About app-ads.txt & ads.txt Manager
In June 2017, the IAB (The Interactive Advertising Bureau Tech Lab) launched ads.txt, a file enabling web publishers to designate authorized digital sellers of their ad inventory. Ads.txt helped the industry distinguish real supply sources from fake ones, and after its immediate success and adoption, the next logical step was to extend the reach of ads.txt into the mobile app ecosystem. App-ads.txt is the mobile in-app equivalent of this specification, which mobile publishers can implement.
The app-ads.txt file is the version of ads.txt for mobile in-app and OTT advertising, to combat bad actors that disguise themselves as another company’s app in order to siphon the money that advertisers are spending on mobile and OTT advertising. App-ads.txt files are formatted the same as ads.txt files (view IAB FAQ for ads.txt and app-ads.txt).
Thanks to app-ads.txt file, Mobile and OTT app publishers can list the ad tech vendors that are authorized to sell or resell their ad inventory, and programmatic ad buyers can check these lists to make sure that a company claiming to offer an app’s inventory is actually able to sell the app’s inventory.
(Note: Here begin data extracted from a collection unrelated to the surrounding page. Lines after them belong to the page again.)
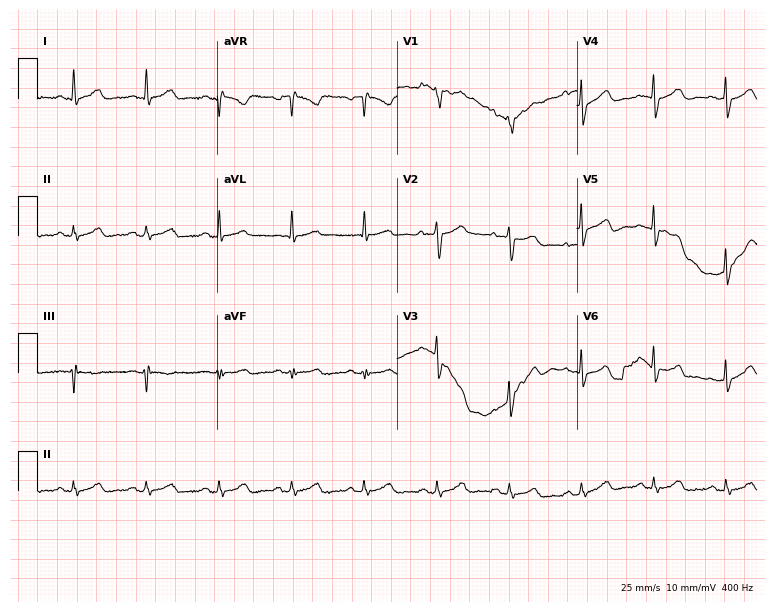
12-lead ECG from a 54-year-old female patient (7.3-second recording at 400 Hz). Recorded interpretation: within normal limits.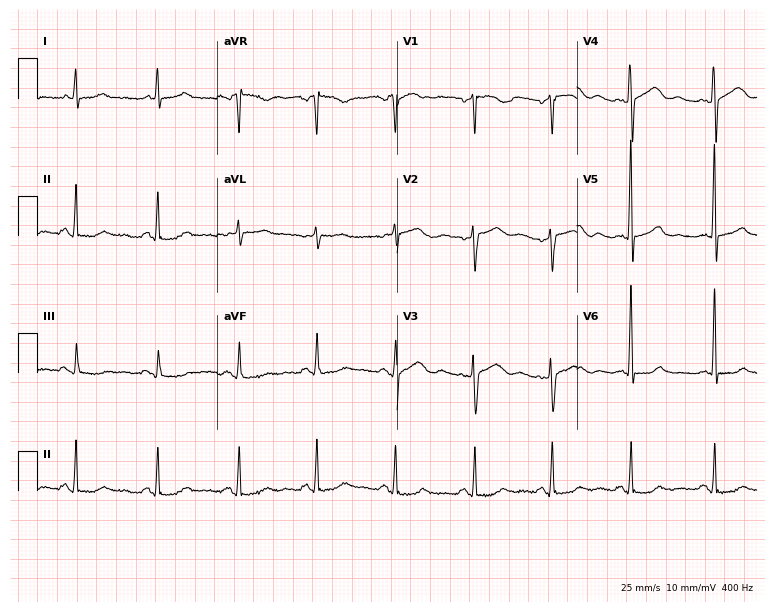
Resting 12-lead electrocardiogram (7.3-second recording at 400 Hz). Patient: a woman, 57 years old. None of these six findings is recorded: first-degree AV block, right bundle branch block (RBBB), left bundle branch block (LBBB), sinus bradycardia, atrial fibrillation (AF), sinus tachycardia.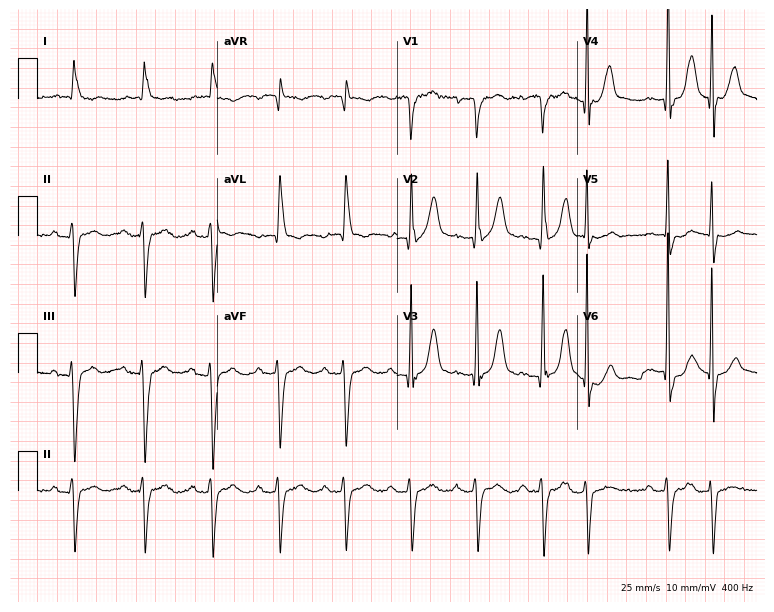
ECG — an 80-year-old male patient. Findings include first-degree AV block.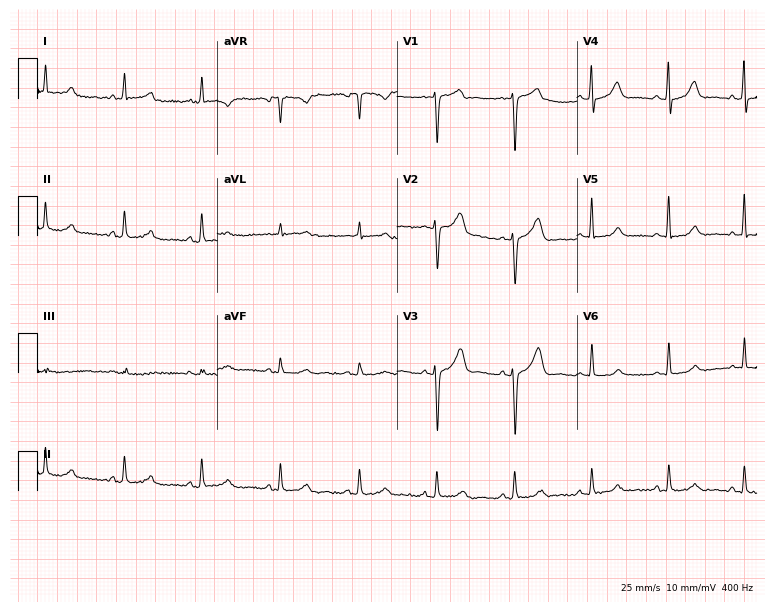
Standard 12-lead ECG recorded from a woman, 58 years old. None of these six findings is recorded: first-degree AV block, right bundle branch block, left bundle branch block, sinus bradycardia, atrial fibrillation, sinus tachycardia. Other findings, if any, are not listed.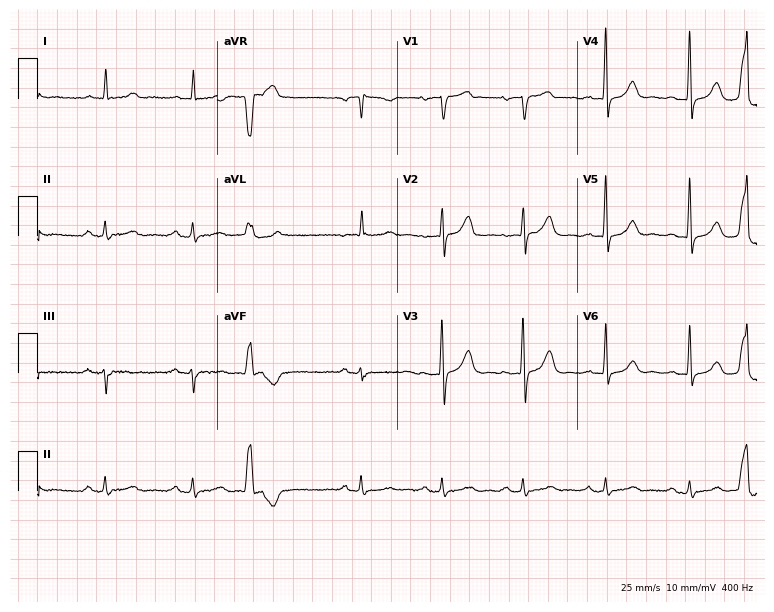
Electrocardiogram (7.3-second recording at 400 Hz), a 78-year-old man. Overall reading on record: normal ECG.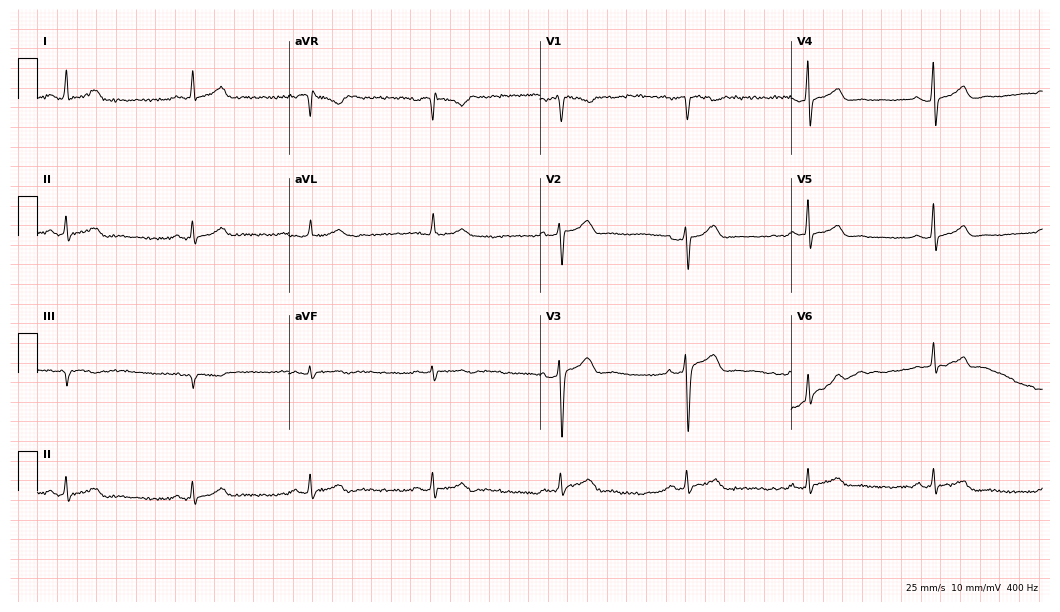
Electrocardiogram (10.2-second recording at 400 Hz), a male patient, 48 years old. Interpretation includes sinus bradycardia (a sinus rate of 50 beats per minute or less).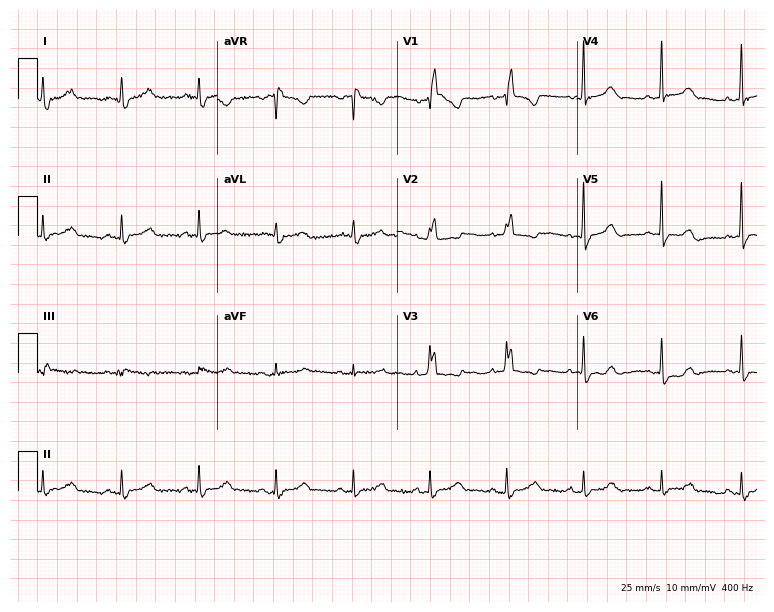
12-lead ECG from a 70-year-old female patient. Shows right bundle branch block (RBBB).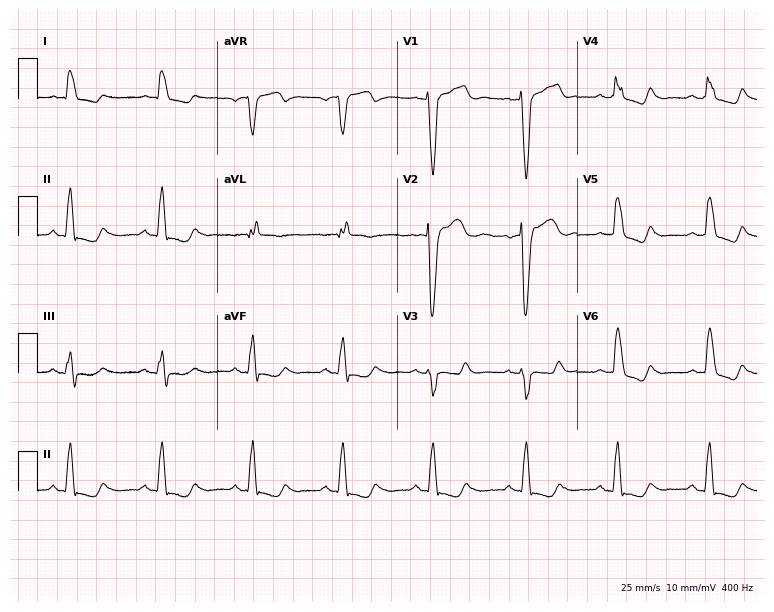
ECG (7.3-second recording at 400 Hz) — a 68-year-old female. Findings include left bundle branch block (LBBB).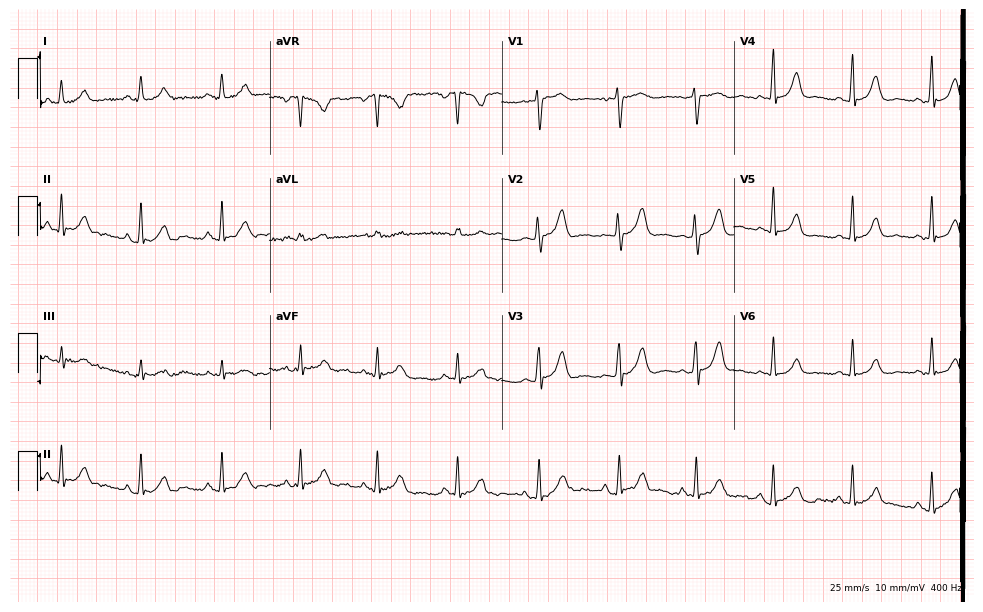
Standard 12-lead ECG recorded from a woman, 33 years old. Read as a normal ECG.

It is an IAB-approved text file that aims to prevent unauthorized inventory sales. In a fragmented advertising ecosystem, ads.txt serves as a method of improving transparency for demand side platforms. In fact, DSPs aren’t buying web supply that isn’t authorized via ads.txt.
Concretly, publishers drop a text file on their web servers that lists all of the companies that are authorized to sell the publishers’ inventory. Similarly, programmatic platforms also integrate ads.txt files to confirm which publishers’ inventory they are authorized to sell. This allows buyers to check the validity of the inventory they purchase.
This file opens the door for a new level of transparency.